Print the whole listing exactly as it appears, but skip the pictures.
[GIVEN MATERIAL — start]
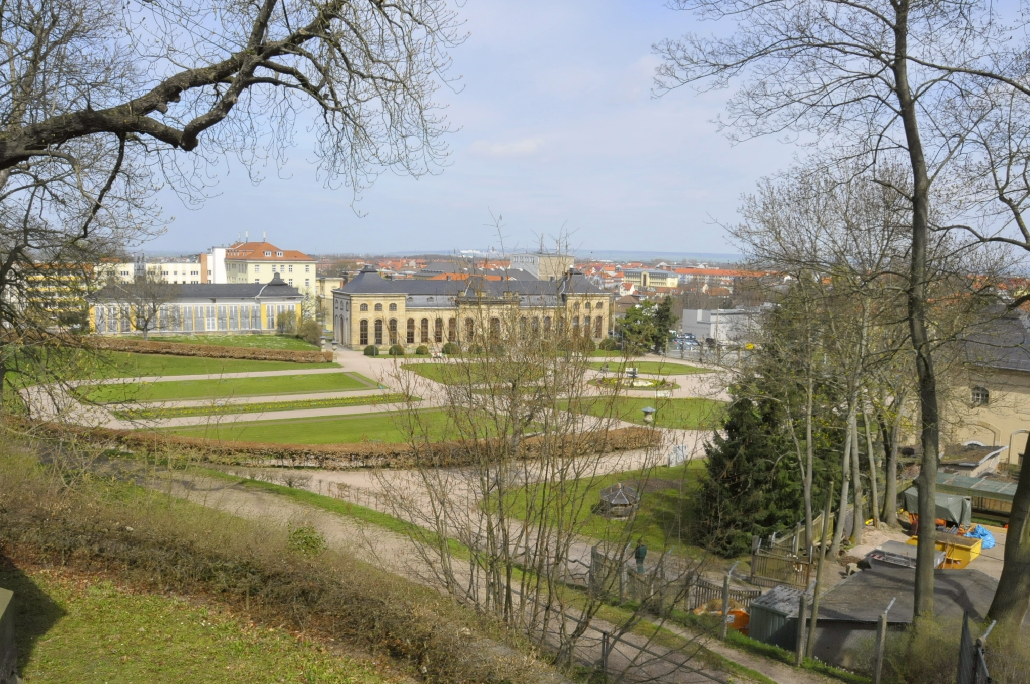 Gotha, Orangerie vom Teeschlösschen aus gesehen
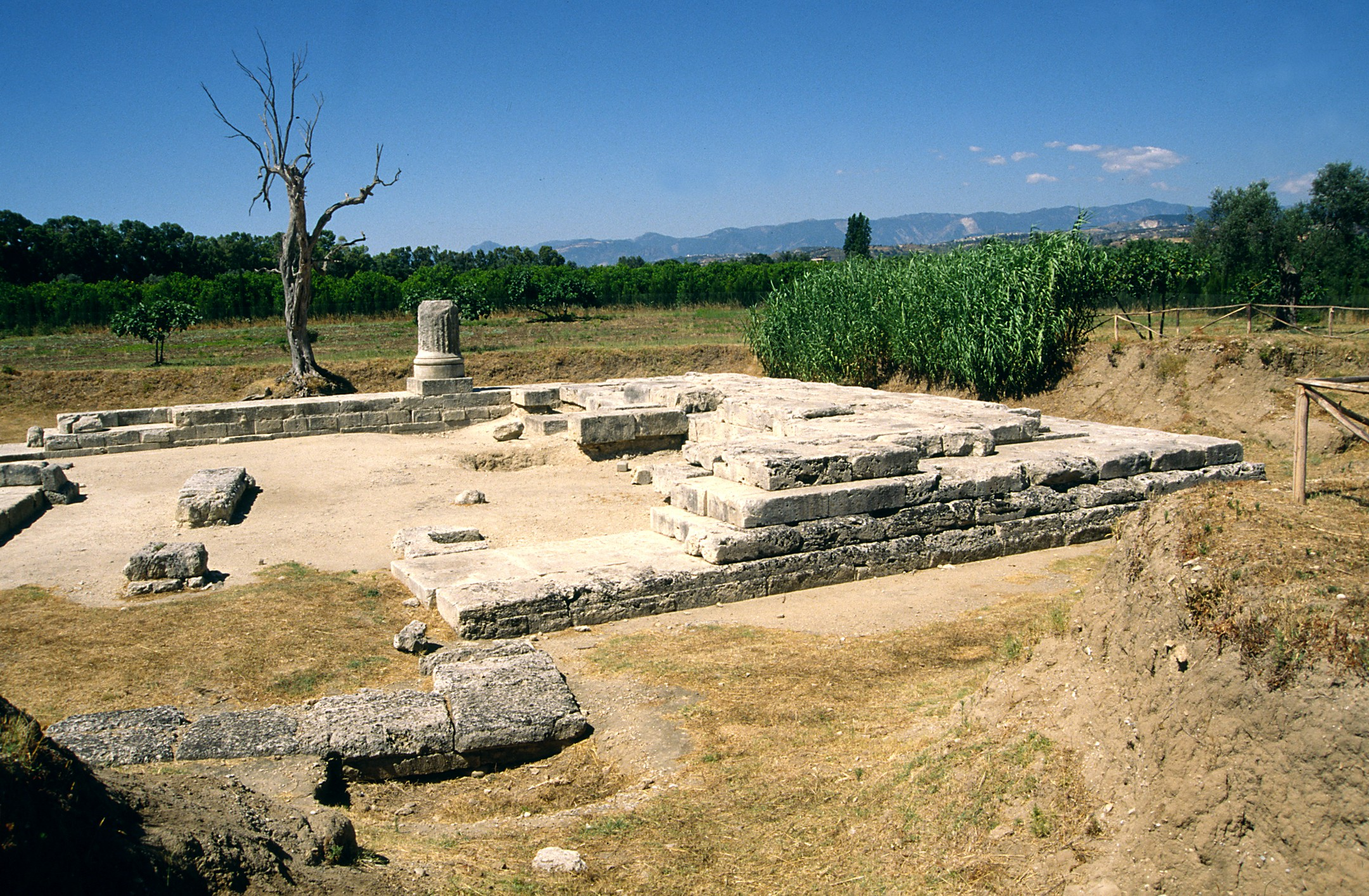 Scavi di Locri Epizefiri. Zona del tempio ionico nel 1996.
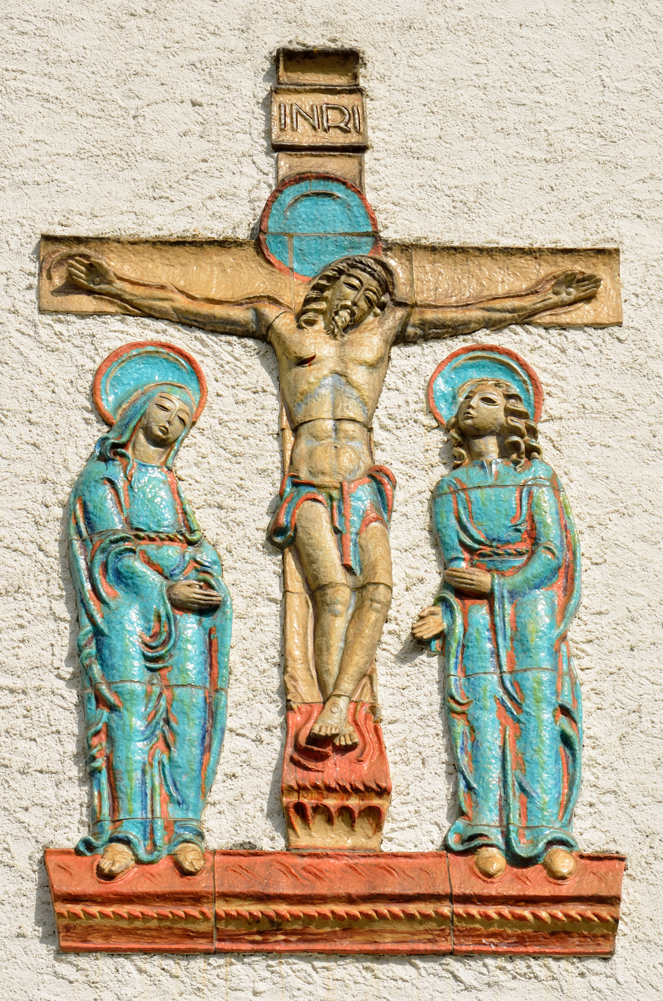 An der Westfassade der Filialkirche Böham, die Kirche im Gemeindegebiet von Bischofshofen, befindet sich eine Kreuzigungsgruppe in Majolika des Radstädter Bildhauers Leo Miller.
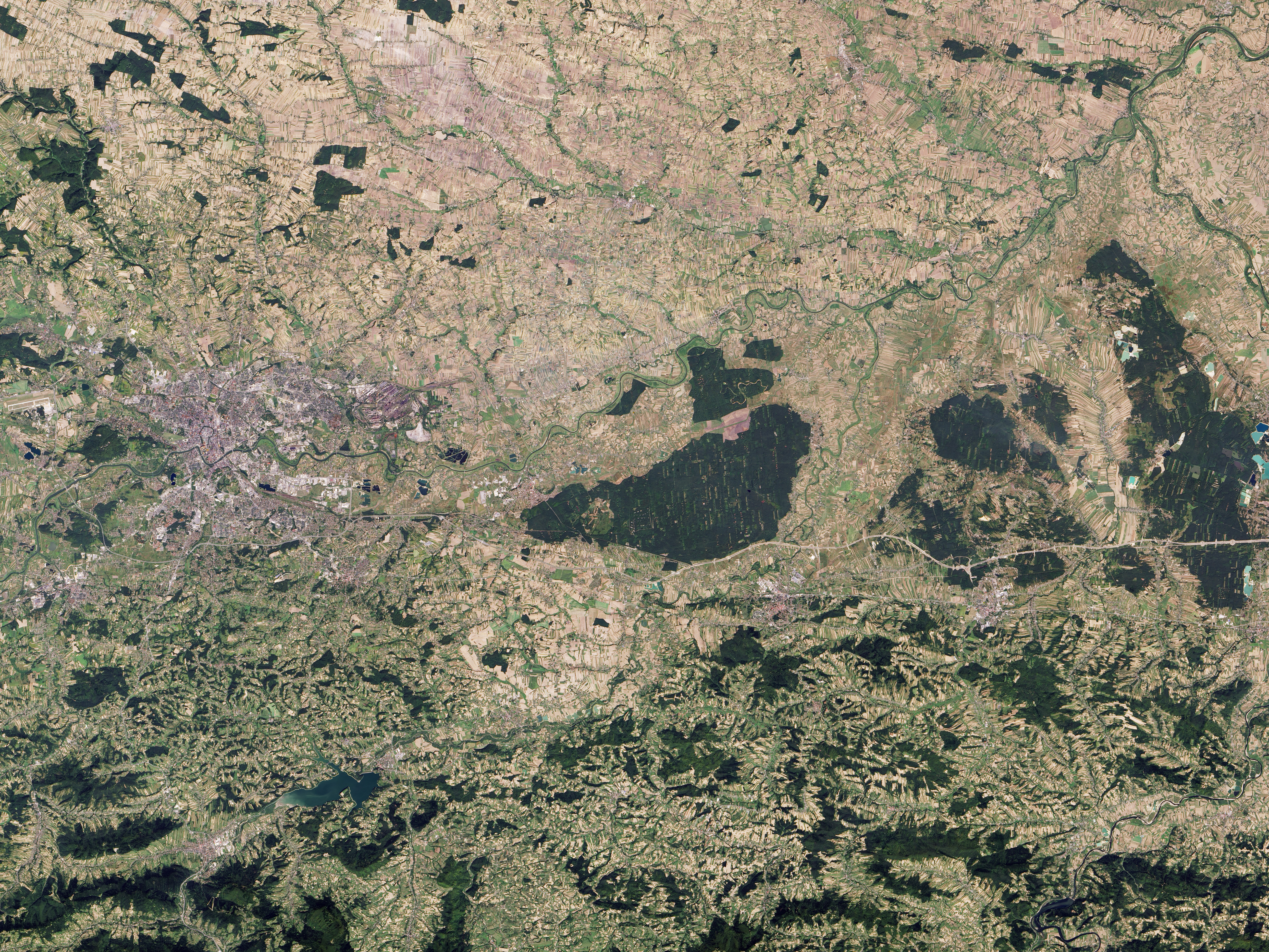 Zdjęcie wykonane przez instrument OLI satelity Landsat 8 w dniu 8 września 2013 roku. Od lewej widoczne: aglomeracja Krakowa, Nowa Huta (północ) i Wieliczka (południe), Niepołomice i Puszcza Niepołomicka, a także Bochnia i Brzesko, i Lasy Redłowskie (przy prawej krawędzi) Duży zbiornik wodny u dołu zdjęcia - Jezioro Dobczyckie.
[GIVEN MATERIAL — finish]
* ANSWER TO THE EXERCISE:
 Gotha, Orangerie vom Teeschlösschen aus gesehen
 Scavi di Locri Epizefiri. Zona del tempio ionico nel 1996.
 An der Westfassade der Filialkirche Böham, die Kirche im Gemeindegebiet von Bischofshofen, befindet sich eine Kreuzigungsgruppe in Majolika des Radstädter Bildhauers Leo Miller.
 Zdjęcie wykonane przez instrument OLI satelity Landsat 8 w dniu 8 września 2013 roku. Od lewej widoczne: aglomeracja Krakowa, Nowa Huta (północ) i Wieliczka (południe), Niepołomice i Puszcza Niepołomicka, a także Bochnia i Brzesko, i Lasy Redłowskie (przy prawej krawędzi) Duży zbiornik wodny u dołu zdjęcia - Jezioro Dobczyckie.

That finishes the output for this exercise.